La recrudescence de la syphilis n'est pas récente puisqu'elle date des années 2000. Dans les pays occidentaux, elle touche surtout les populations exposées au VIH (HSH). Le réseau de surveillance des infections sexuellement transmissibles (ResIST) composé de cliniciens volontaires contribuant à la surveillance de la syphilis et la gonococcie fait état de cette augmentation. Pour le Pr Nicolas Dupin (AP-HP Cochin. CNR des IST bactériennes. Responsable de l’expertise Syphilis), elle est indirectement liée au développement des traitements du VIH par les antirétroviraux qui s'est accompagné d'un relâchement de la prévention (préservatif). En cause également, l'augmentation des rapports buccogénitaux et anogénitaux quasiment jamais protégés.

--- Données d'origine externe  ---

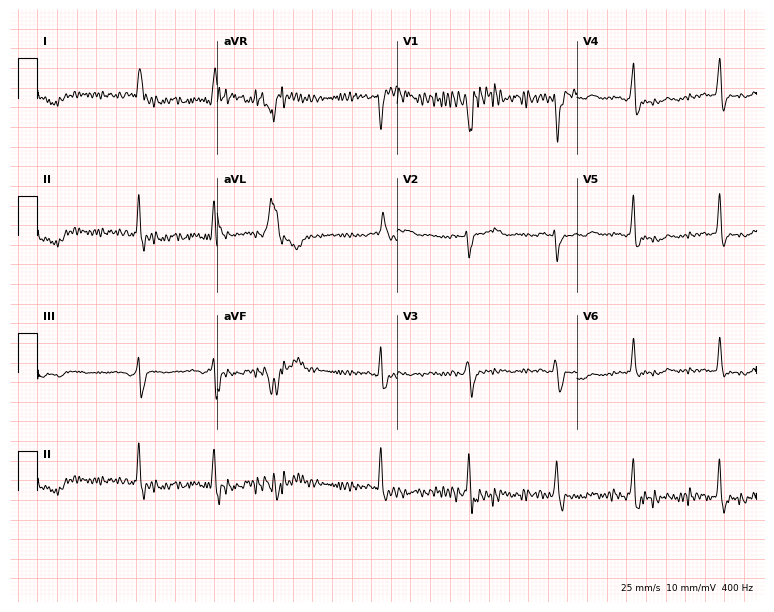
12-lead ECG (7.3-second recording at 400 Hz) from an 85-year-old female. Screened for six findings — first-degree AV block, right bundle branch block (RBBB), left bundle branch block (LBBB), sinus bradycardia, atrial fibrillation (AF), sinus tachycardia — none is recorded. Findings outside these six are not listed.

« Le tréponème ne va pas rester cloisonné aux populations à risque qui sont en général dépistées plus régulièrement (Prepeurs), explique également le Pr Dupin. On voit déjà d'autres patients qui consultent avec des syphilis tardives. C'est important que l'infection soit reconnue dès les premiers signes pour pouvoir être traitée précocement ». Il faut savoir l'évoquer devant toute ulcération muqueuse, toute lésion cutanée. Elle peut aussi débuter par des infections graves telles que des invasions du système nerveux central, des atteintes neuroméningées, des atteintes ophtalmiques variées dont des uvéites, des atteintes des nerfs périphériques se manifestant par une paralysie faciale ou un syndrome vestibulaire. Le diagnostic biologique est dans tous les cas incontournable. Depuis 2019, le dépistage repose sur un examen sérologique unique de type Elisa. En cas de positivité, celui-ci doit être confirmé par un test non tréponémique (VDRL) et l'ensemble doit être interprété en fonction des risques et de la clinique.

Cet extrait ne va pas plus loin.